Year of selection 2014
Institution UNIVERSIDAD AUTONOMA DE MADRID
Superconductivity, discovered one century ago, is one of most exciting phenomena in Condensed Matter Physics by its intrinsic scientific interest and by its potential importance for electronic applications. Superconductors have zero resistance and cables made out of these materials can carry electrical currents with zero losses. This makes it possible to build the most powerful magnets, which are used in magnetic resonance imaging and to guide particles in accelerators such as LHC, to fabricate electric generators and motors that reduce emissions, to make fault current limiters to avoid blackouts, and a long etcetera of applications which are under continuous development. Superconductivity appears at low temperatures, which implies that all applications of superconductors require cooling.
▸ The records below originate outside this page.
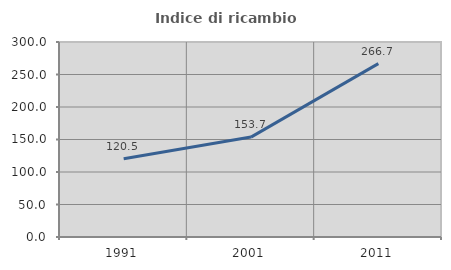
| Category | Indice di ricambio occupazionale  |
|---|---|
| 1991.0 | 120.513 |
| 2001.0 | 153.704 |
| 2011.0 | 266.667 |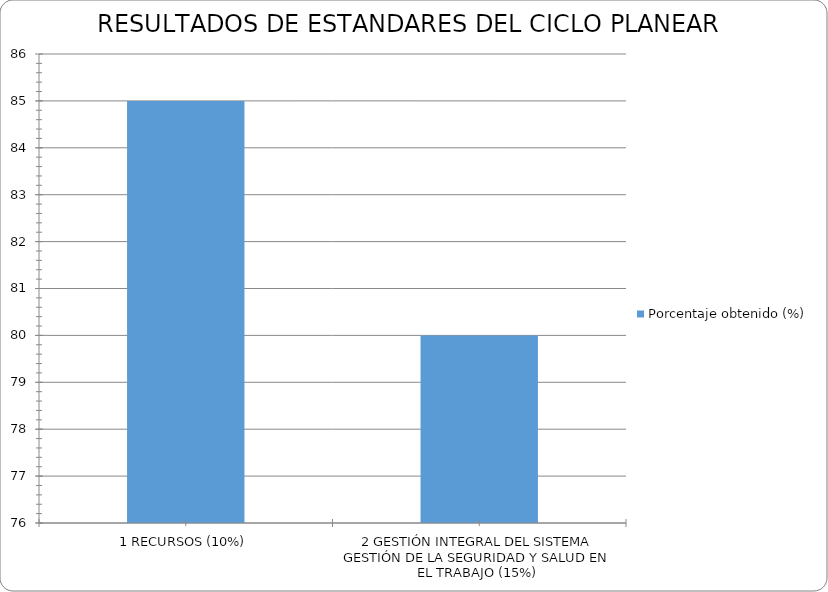
| Category | Porcentaje obtenido (%) |
|---|---|
| 1 RECURSOS (10%) | 85 |
| 2 GESTIÓN INTEGRAL DEL SISTEMA GESTIÓN DE LA SEGURIDAD Y SALUD EN EL TRABAJO (15%) | 80 |

Particularly interesting for applications are those showing superconductivity above some tens of Kelvin, the socalled high critical temperature (HTc) superconductors, where cooling requirements are much more affordable. However, the current carrying capability of these materials is limited by the motion of quanta of magnetic flux, called vortices, which form inside the superconductors under the action of a current. To stop vortex dissipation is, hence, a primary requirement to achieve any practical application of superconductors. Within this project, advanced nanofabrication tools will be used to improve vortex pinning through nanopatterning in HTc superconductors. This novel approach will allows us to best optimize their ability to carry electrical current with zero resistance. To achieve this objective, I will combine macroscopic transport and local measurements of the critical current as a function of the temperature and magnetic field. For the local measurements, I will use extremely sensitive microscopes (Scanning Tunneling Microscopy), available at the Low Temperature Laboratory of the Universidad Autónoma de Madrid. I will visualize a large number of vortices in a single image and track them one by one as a function of the temperature, magnetic field and current. I will correlate these results with current carrying experiments and provide engineers with new means to improve applications based on HTc superconductors and better utilize their potential.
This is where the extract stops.